THE MODERN TREATMENT OF THE SOLDIER.
Decoration Day has many happy outlooks upon the humanities. Philanthropy may use it as a finger-board indicating the direction of our modern progress. The soldier’s grave is its special theme; it as clearly suggests the happier fate of the modern soldier as compared with his ancient brother. Great nations have always honored their dead soldiers; it is only in modern times that nations have given their whole hearts to the living soldiers. In the long wars between France and England from the twelfth century onward, the armies had no surgeons, and medical supplies were unknown. The medical equipment of a modern army is costly and ample; and that no man may die unnecessarily, woman hangs on the verge of battle to nurse the wounded, sheltered and safe under a red cross or a red crescent.
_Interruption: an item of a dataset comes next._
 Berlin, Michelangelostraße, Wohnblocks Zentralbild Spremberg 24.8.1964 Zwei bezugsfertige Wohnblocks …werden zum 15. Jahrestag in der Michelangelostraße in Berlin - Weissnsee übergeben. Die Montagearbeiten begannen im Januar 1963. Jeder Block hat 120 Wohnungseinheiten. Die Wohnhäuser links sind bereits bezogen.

In the old navies of England and France, the men were slaves who had been captured in their own lands and sent to suffer in crowded bulkheads of ships, or in the galleys, steaming with the most abominable odors. A French duchess in the sixteenth century wrote of that “living hell,” the many-oared galley war ship of the Mediterranean. One can not recall the horrors of any battle on sea or land with composure, but the whole life of soldier and sailor in public service was in the old days full of the horrors of battle fields.